■ PROMPT ■
From the line containing "B-HU-001 | 19 |" through the final line of the records, reproduce every line exactly.
____ DATA FOR PROCESSING
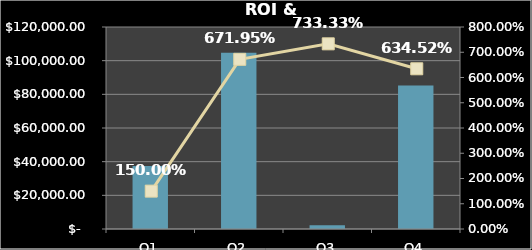
| Category | Series 0 |
|---|---|
| Q1 | 37500 |
| Q2 | 104716 |
| Q3 | 2200 |
| Q4 | 85223 |
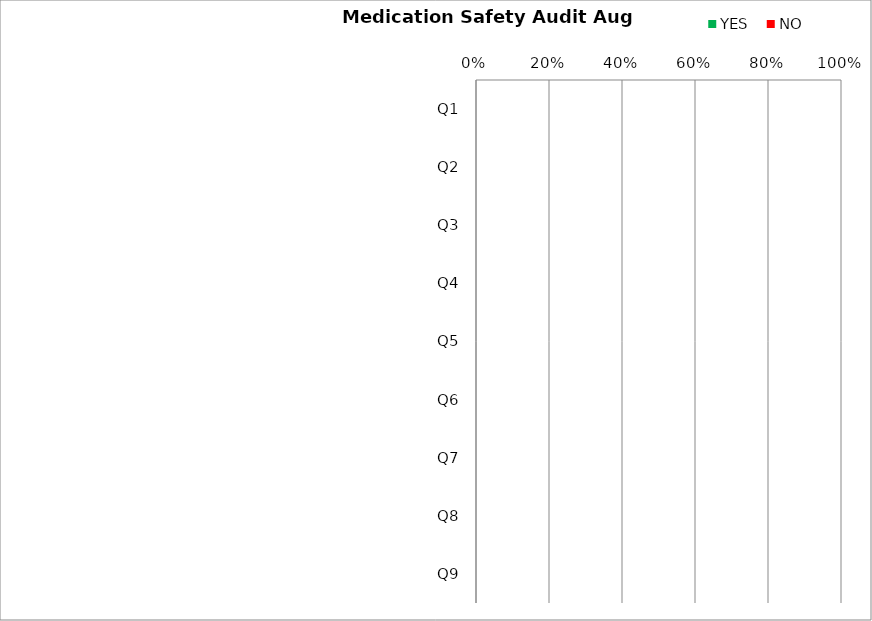
| Category | YES | NO |
|---|---|---|
| Q1 | 0 | 0 |
| Q2 | 0 | 0 |
| Q3 | 0 | 0 |
| Q4 | 0 | 0 |
| Q5 | 0 | 0 |
| Q6 | 0 | 0 |
| Q7 | 0 | 0 |
| Q8 | 0 | 0 |
| Q9 | 0 | 0 |
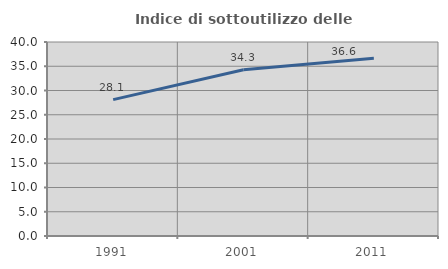
| Category | Indice di sottoutilizzo delle abitazioni  |
|---|---|
| 1991.0 | 28.115 |
| 2001.0 | 34.277 |
| 2011.0 | 36.649 |
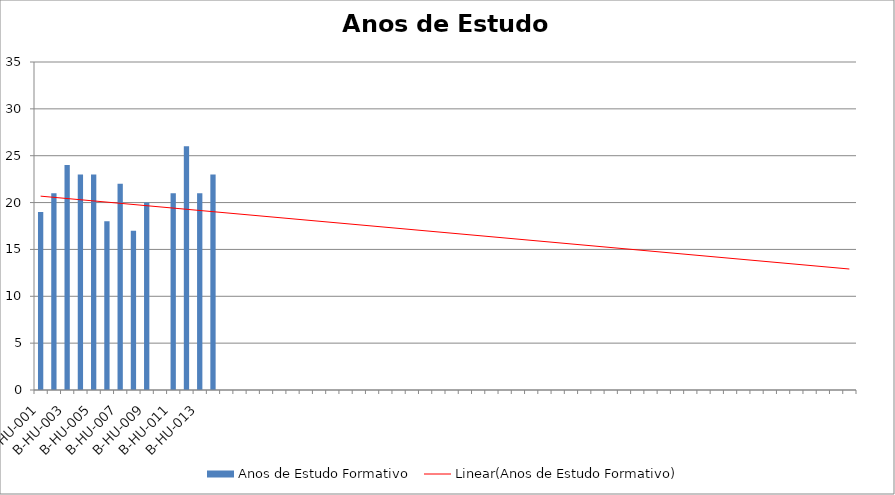
| Category | Anos de Estudo Formativo |
|---|---|
| B-HU-001 | 19 |
| B-HU-002 | 21 |
| B-HU-003 | 24 |
| B-HU-004 | 23 |
| B-HU-005 | 23 |
| B-HU-006 | 18 |
| B-HU-007 | 22 |
| B-HU-008 | 17 |
| B-HU-009 | 20 |
| B-HU-010 | 0 |
| B-HU-011 | 21 |
| B-HU-012 | 26 |
| B-HU-013 | 21 |
| B-HU-014 | 23 |
________
■ RESPONSE TO THE TASK ■
| B-HU-001 | 19 |
| B-HU-002 | 21 |
| B-HU-003 | 24 |
| B-HU-004 | 23 |
| B-HU-005 | 23 |
| B-HU-006 | 18 |
| B-HU-007 | 22 |
| B-HU-008 | 17 |
| B-HU-009 | 20 |
| B-HU-010 | 0 |
| B-HU-011 | 21 |
| B-HU-012 | 26 |
| B-HU-013 | 21 |
| B-HU-014 | 23 |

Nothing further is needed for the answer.